За чашкой кофе мы вспомнили печальную и трагическую эпопею, разыгравшуюся во льдах восточной Арктики в ноябре 1933 года и закончившуюся гибелью «Челюскина».
Шмидт не скрывал, что он и Воронин, как мы и предполагали с капитаном Николаевым, старались самостоятельно выполнить правительственное задание — пройти в одну навигацию Северный морской путь.
— Мы были так близки к успешному завершению рейса, что не допускали мысли о неудаче. Повлиял на нас и выход из тисков дрейфовавших рядом судов «Свердловск» и «Лейтенант Шмидт».
Я рассказал про аварию со «Старым большевиком» в Лас-Палмасе и добавил, что любую из аварий задним числом легко разобрать и выяснить, как не следовало поступать.
Отто Юльевич, задумавшись, произнес:
— Это, конечно, правильно. Но знаете, у нас в лагере появилось много идей по освоению Северного морского пути, особенно в связи с замечательным подвигом наших летчиков. Вот увидите, в ближайшие годы с помощью авиации мы будем вершить необычайные дела в Арктике! И скорее всего так, чтобы потом не пришлось разбирать аварии.
В следующем году, когда была снаряжена экспедиция на Северный полюс, я вспомнил эти слова Шмидта.
Оставляя «Анадырь», Отто Юльевич неожиданно сказал:
— Теперь у меня нет сомнения, что на вас и экипаж «Анадыря» я могу положиться в этом рейсе. Вы так же, как и я, за то, чтобы двигаться вперед. Не может быть никаких разговоров о возвращении в Мурманск.
Мы распрощались.
31 августа я заметил над берегом к востоку от нас растущие на большой высоте белые перистые облака. Мне вспомнился старый колымский лоцман, который по этим же признакам за сутки предсказал крепкий ветер определенного направления. Я решил сообщить об этом капитану «Литке» и Шмидту, хотя сам далеко не был уверен в правильности своего предположения.

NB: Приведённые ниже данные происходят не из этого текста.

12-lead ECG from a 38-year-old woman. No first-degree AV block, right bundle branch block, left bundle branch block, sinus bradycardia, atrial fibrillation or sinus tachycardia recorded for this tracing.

Выслушав меня, Шмидт пригласил к себе нашего главного метеоролога, опытного синоптика Константина Антоновича Радвиловича. Тот, человек весьма осторожный, подтвердил мое предсказание о наступающей перемене погоды, но сказал, что твердо не уверен в этом.

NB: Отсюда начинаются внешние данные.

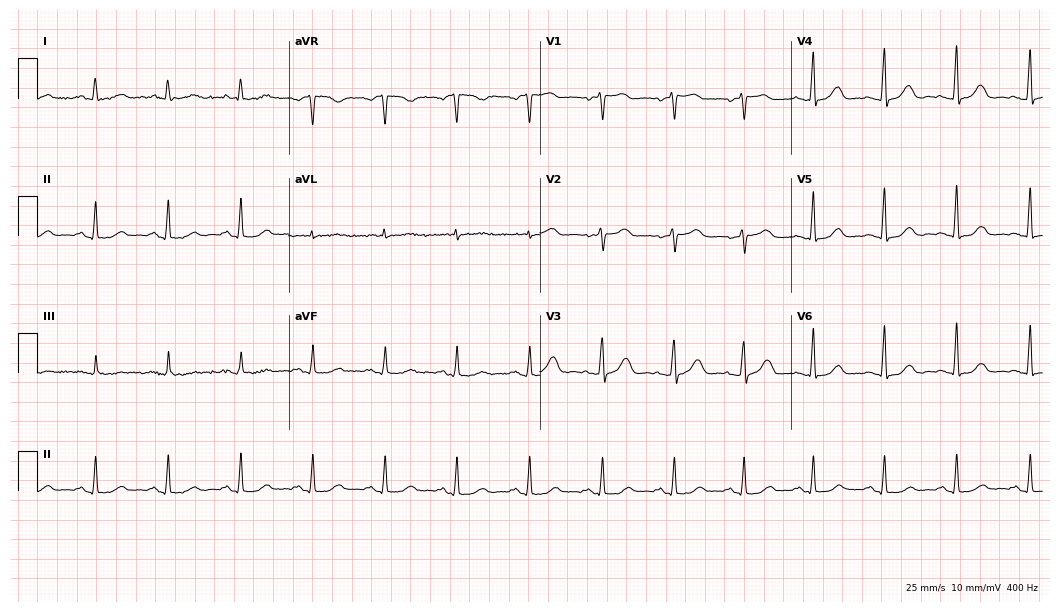
Electrocardiogram, a 68-year-old woman. Of the six screened findings (first-degree AV block, right bundle branch block (RBBB), left bundle branch block (LBBB), sinus bradycardia, atrial fibrillation (AF), sinus tachycardia), none is recorded. Other findings, if any, are not listed.

На другой день с утра подул слабый ост-норд-ост, постепенно он начал набирать силу. Льды начали отходить от берега. Темными лентами стали одна за другой появляться прогалины. И наконец широкие разводы открыли каравану путь.

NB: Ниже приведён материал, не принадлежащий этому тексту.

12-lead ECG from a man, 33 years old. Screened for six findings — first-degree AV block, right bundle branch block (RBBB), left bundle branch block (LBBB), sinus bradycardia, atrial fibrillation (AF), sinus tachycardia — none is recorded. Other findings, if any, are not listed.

С ледокола дали сигнал «приготовиться к движению». Снова застучали машины судов. Путь на северо-восток к архипелагу Норденшельда был открыт. Колонна полным ходом пошла вперед по образовавшейся широкой прогалине, оставив позади большой караван судов с ледоколами «Ермак» и «Ленин».
5 сентября без особых затруднений мы вошли в пролив Вилькицкого. У мыса Челюскина лед уплотнило северным ветром. Но нас подхватило сильное течение, идущее из Карского моря в море Лаптевых, и со скоростью две-три мили в час понесло на восток. Однако не успели мы даже обрадоваться своей удаче, как увидели, что в узкой части пролива началось сильное сжатие льдов. Пришлось применить аммонал. Ледокол «Литке» ломал лед вокруг эсминцев и танкера «Лок-Батан».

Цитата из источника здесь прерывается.